Le président déchu Viktor Ianoukovitch a déclaré ce jeudi qu’il se considère toujours comme le président légitime de l’Ukraine et qu’il a demandé la protection de la Russie, qui l’aurait acceptée. Pendant ce temps en Crimée, où la tension militaire monte, des hommes armés ont pris le contrôle du siège du gouvernement et du parlement.

Viktor Ianoukovitch a déclaré jeudi qu’il se considérait toujours comme le président d’Ukraine et qu’il jugeait illégitime les décisions prises par le Parlement, tout en demandant à la Russie d’assurer sa sécurité.

Laissant entendre qu’il se trouvait en Russie, une source au sein du pouvoir russe a indiqué aux agences russes que Moscou avait « satisfait » cette requête.

Dans une déclaration « au peuple ukrainien » transmise aux agences de presse russes, le chef de l’État déchu s’est dit « décidé à se battre jusqu’au bout pour appliquer le compromis signé en fin de semaine dernière avec les leaders de l’opposition, qui a volé en éclat après sa destitution par le Parlement et son départ de Kiev. « Je me considère toujours comme le chef légitime de l’État ukrainien », a assuré M. Ianoukovitch, qui a disparu depuis qu’il a tenté en vain samedi d’embarquer dans un avion dans son fief de Donetsk (est).

« Malheureusement, tout ce qui se passe actuellement au Parlement d’Ukraine est illégitime », a encore ajouté M. Ianoukovitch, soulignant l’absence au parlement de nombreux députés de sa formation, le Parti des Régions. « Je me vois contraint de demander aux autorités de la Fédération de Russie d’assurer ma protection personnelle face aux actions menées par des extrémistes », a-t-il ajouté. « On assiste dans les rues de nombreuses villes de notre pays à un déchaînement d’extrémisme. Des menaces physiques me sont adressées personnellement ainsi qu’à mes partisans ».

Par ailleurs, l’ex-président ukrainien aurait été vu dans la banlieue de Moscou, selon un média russe, l’agence de presse privée RBK.
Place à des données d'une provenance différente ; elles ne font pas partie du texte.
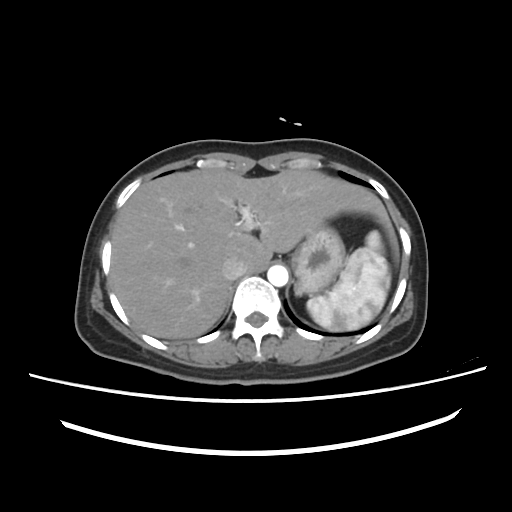 Abdominal CT. Axial slice 80/123. 45-year-old female patient. acquired on Aquilion ONE
{"organs":{"spleen":[307,231,390,331],"liver":[111,168,397,338],"stomach":[292,223,344,295],"aorta":[267,265,288,286],"inferior vena cava":[222,257,245,279]}}
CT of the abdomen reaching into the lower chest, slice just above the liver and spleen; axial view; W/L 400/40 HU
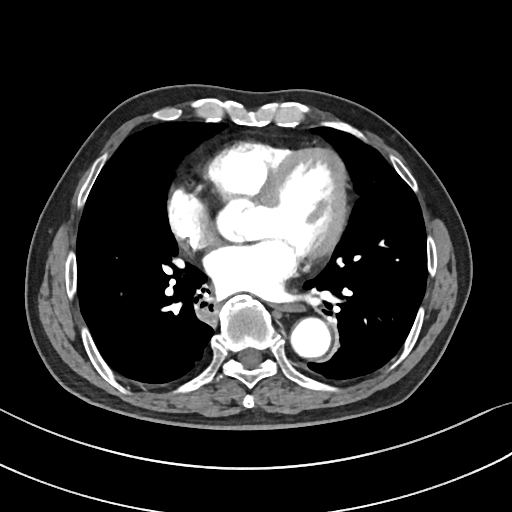 No part of the heart or lungs is labeled in this dataset, so neither has a box here.
<organs><organ name="esophagus" x1="277" y1="305" x2="300" y2="311"/><organ name="aorta" x1="290" y1="317" x2="330" y2="357"/></organs>
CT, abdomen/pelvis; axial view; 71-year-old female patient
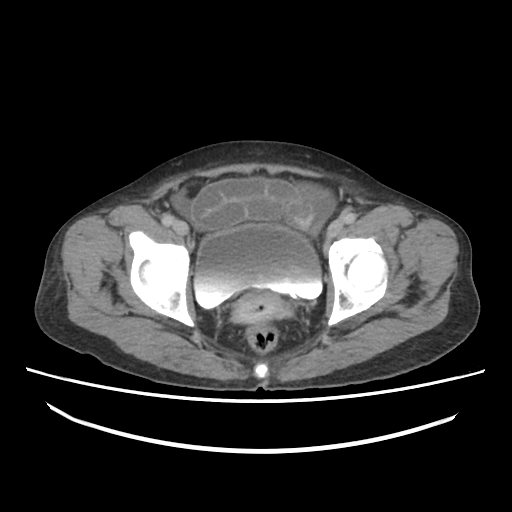
<organs><organ name="bladder" x1="193" y1="224" x2="323" y2="309"/><organ name="prostate/uterus" x1="235" y1="292" x2="283" y2="324"/></organs>
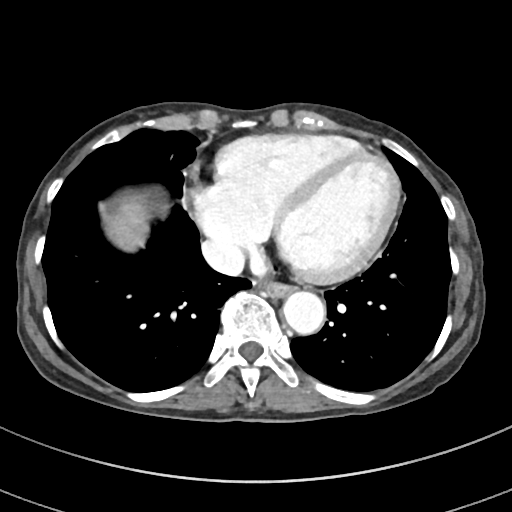

Computed tomography, abdomen — Axial slice 180/198 — abdomen soft-tissue window — SOMATOM Force scanner
Each box given as x1,y1,x2,y2.
esophagus: x1=261, y1=280, x2=294, y2=297
liver: x1=106, y1=195, x2=148, y2=250
aorta: x1=282, y1=291, x2=325, y2=334
inferior vena cava: x1=201, y1=239, x2=244, y2=275
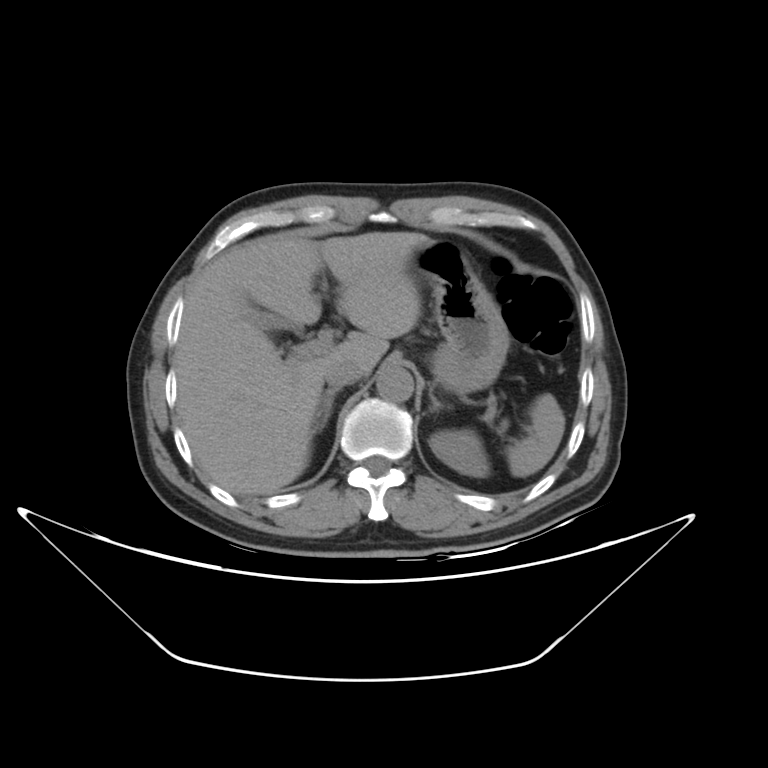
CT abdomen; axial view; abdomen soft-tissue window; 768x768 px; 71-year-old male patient
<organs><organ name="gall bladder" x1="229" y1="289" x2="317" y2="343"/><organ name="spleen" x1="506" y1="395" x2="563" y2="478"/><organ name="liver" x1="172" y1="230" x2="434" y2="497"/><organ name="left kidney" x1="432" y1="430" x2="488" y2="473"/><organ name="aorta" x1="376" y1="367" x2="412" y2="402"/><organ name="left adrenal gland" x1="426" y1="391" x2="450" y2="416"/><organ name="pancreas" x1="495" y1="419" x2="511" y2="433"/><organ name="right adrenal gland" x1="316" y1="384" x2="342" y2="429"/><organ name="inferior vena cava" x1="323" y1="360" x2="363" y2="385"/><organ name="stomach" x1="404" y1="240" x2="510" y2="391"/></organs>
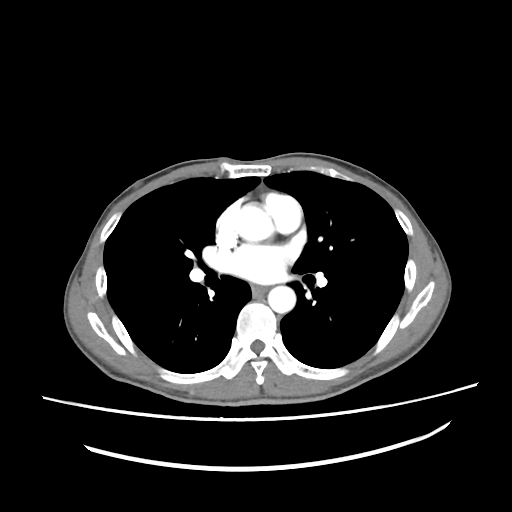

Chest-level slice from an abdominal CT that extends up into the chest. axial plane, index 102. 512x512 px. 50-year-old male patient. 14 organs annotated in this scan (that count is for the whole scan; organs this slice misses have no box)
At this level of the chest this dataset labels only the esophagus and the aorta, and each is boxed only where it is labeled; the heart and lungs are never labeled.
Boxes are (x1, y1, x2, y2) in pixels.
aorta: (233, 205, 273, 241)
aorta: (268, 286, 295, 313)
esophagus: (251, 285, 266, 294)
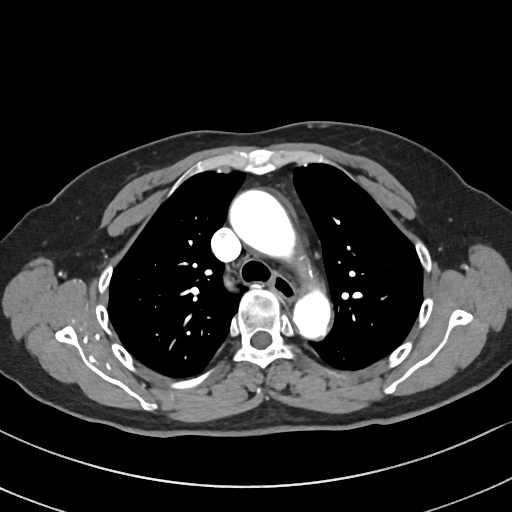

CT of the abdomen extending into the chest, slice through the chest — Axial slice 251/294 — soft-tissue window, W/L 400/40
At this level of the chest no structure but the esophagus and the aorta has a label in this dataset, and those two are boxed only where they are labeled.
<organs><organ name="esophagus" x1="270" y1="273" x2="297" y2="302"/><organ name="aorta" x1="229" y1="189" x2="294" y2="258"/><organ name="aorta" x1="293" y1="290" x2="333" y2="341"/></organs>
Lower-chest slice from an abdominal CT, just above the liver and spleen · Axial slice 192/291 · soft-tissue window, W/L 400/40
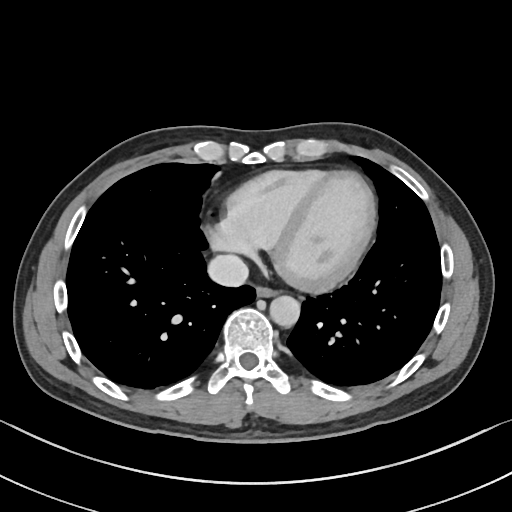
Of the structures in the chest, this dataset labels only the esophagus, the aorta and the inferior vena cava; the heart and lungs have no label.
Bounding boxes in pixels, one row per box: x1, y1 is the top-left corner and x2, y2 the bottom-right.
| organ | x1 | y1 | x2 | y2 |
|---|---|---|---|---|
| inferior vena cava | 207 | 254 | 248 | 287 |
| aorta | 270 | 296 | 299 | 327 |
| esophagus | 256 | 287 | 277 | 297 |
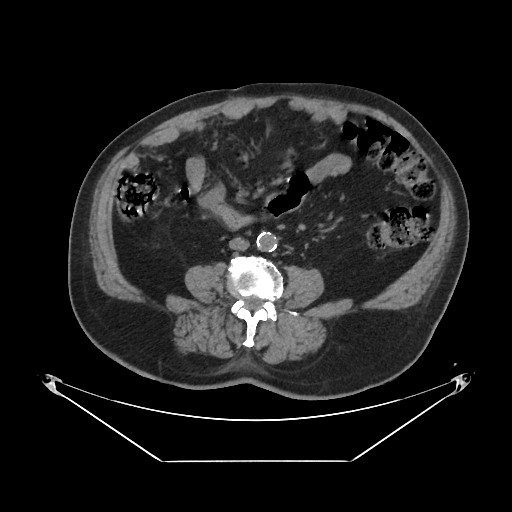
Computed tomography, abdomen. axial view. W/L 400/40 HU. 512x512 px
<organs><organ name="aorta" x1="257" y1="232" x2="278" y2="251"/><organ name="inferior vena cava" x1="229" y1="236" x2="249" y2="250"/></organs>

Le procureur général adjoint Mykola Golomcha avait déclaré mercredi que M. Ianoukovitch, contre qui Kiev a demandé l’émission d’un « mandat d’arrêt international », se trouvait toujours en Ukraine. Le porte-parole de Vladimir Poutine, Dmitri Peskov, a dans la foulée affirmé que le Kremlin ne disposait d’aucune information permettant de savoir si Viktor Ianoukovitch se trouve près de Moscou.
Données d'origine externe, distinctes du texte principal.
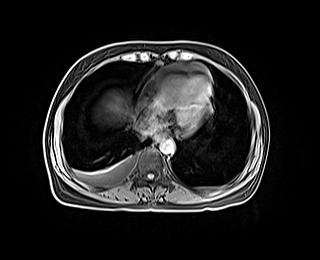
Abdominal MRI. axial view. 13 organs annotated in this scan (that count is for the whole scan; organs this slice misses have no box)
Bounding boxes as [x1, y1, x2, y2] in pixel coordinates. The annotated organs in this slice are: aorta at [159, 139, 174, 154], liver at [104, 95, 125, 118], inferior vena cava at [135, 120, 155, 135], esophagus at [155, 133, 166, 141].
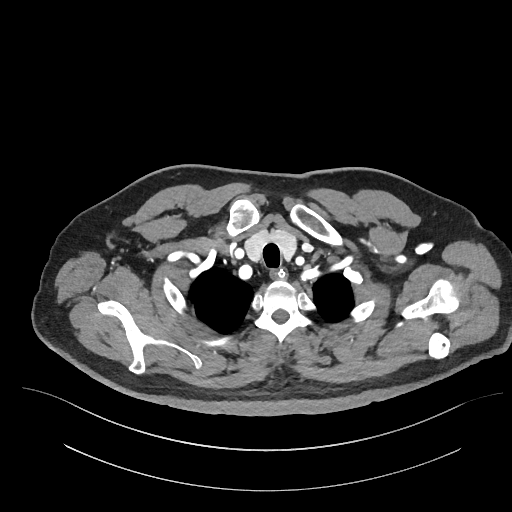

CT of the abdomen extending into the chest, slice through the chest; axial plane, index 314; soft-tissue window; scan has 15 labeled organs (a whole-scan count: organs this slice does not pass through have no box)
On a slice this high in the chest, this dataset labels only the esophagus and the aorta, and each is boxed only where it is labeled; the heart, lungs and other chest structures are not labeled.
<organs><organ name="esophagus" x1="271" y1="268" x2="284" y2="278"/></organs>
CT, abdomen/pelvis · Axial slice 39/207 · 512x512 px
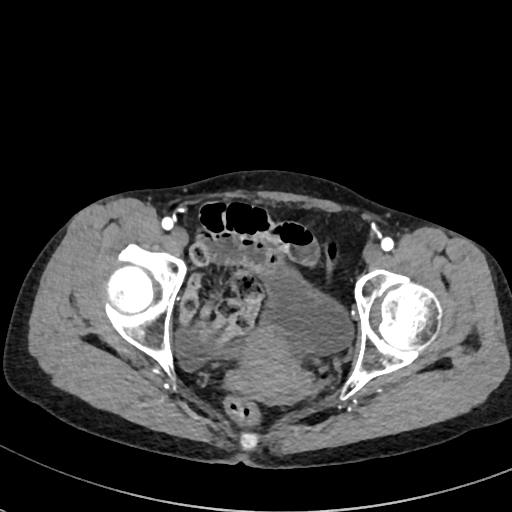 Each box given as x1,y1,x2,y2. 2 labeled organs on this slice — bladder at x1=175, y1=271, x2=352, y2=369; prostate/uterus at x1=238, y1=326, x2=310, y2=403.
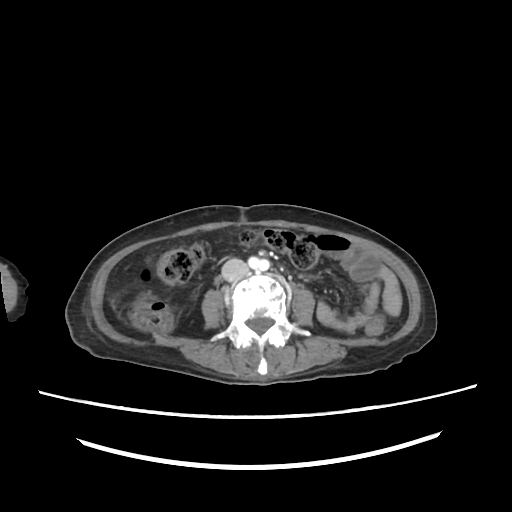

Abdominal CT. axial view. soft-tissue window (W 400 / L 40). 512x512 px
Each box given as x1,y1,x2,y2.
aorta: x1=249, y1=257, x2=269, y2=270
inferior vena cava: x1=221, y1=258, x2=249, y2=281
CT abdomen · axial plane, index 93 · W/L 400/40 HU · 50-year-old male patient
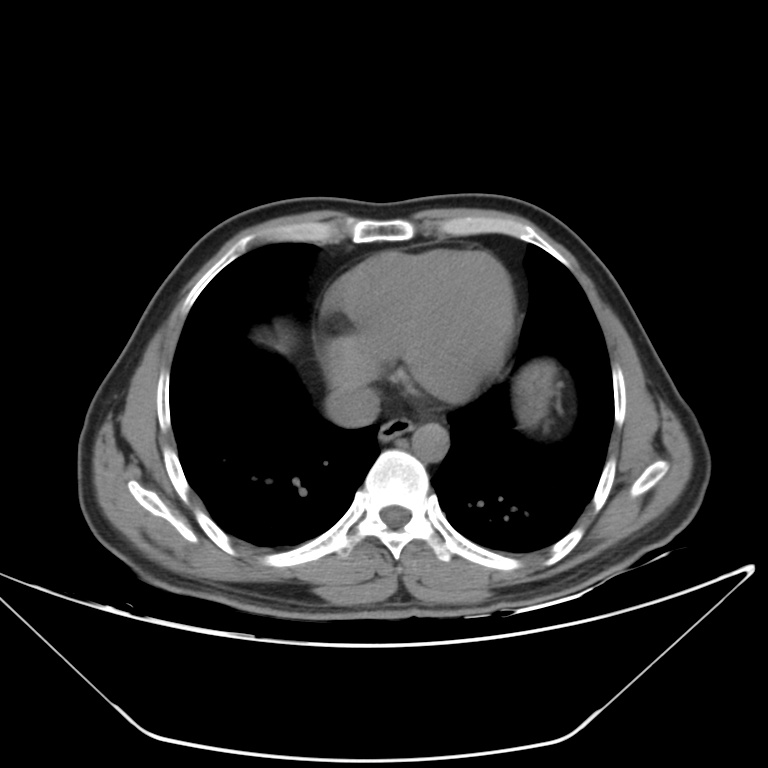

Bounding boxes as [x1, y1, x2, y2] in pixel coordinates. The annotated organs in this slice are: esophagus at [378, 417, 413, 441], stomach at [514, 362, 554, 425], aorta at [412, 423, 448, 462], inferior vena cava at [325, 383, 379, 427].

« Tout mouvement de troupes armées sera considéré comme une agression militaire »

Le président ukrainien par intérim Olexandre Tourtchinov a mis en garde jeudi la flotte russe de la mer Noire contre toute « agression militaire ».

« Je m’adresse aux dirigeants militaires de la flotte de la mer Noire: tous les militaires doivent rester sur le territoire prévu par les accords. Tout mouvement de troupes armées sera considéré comme une agression militaire », a-t-il déclaré au parlement. La Crimée, péninsule russophone du sud de l’Ukraine, continue d’héberger la flotte russe de la mer Noire dans ses quartiers historiques, la ville portuaire de Sébastopol.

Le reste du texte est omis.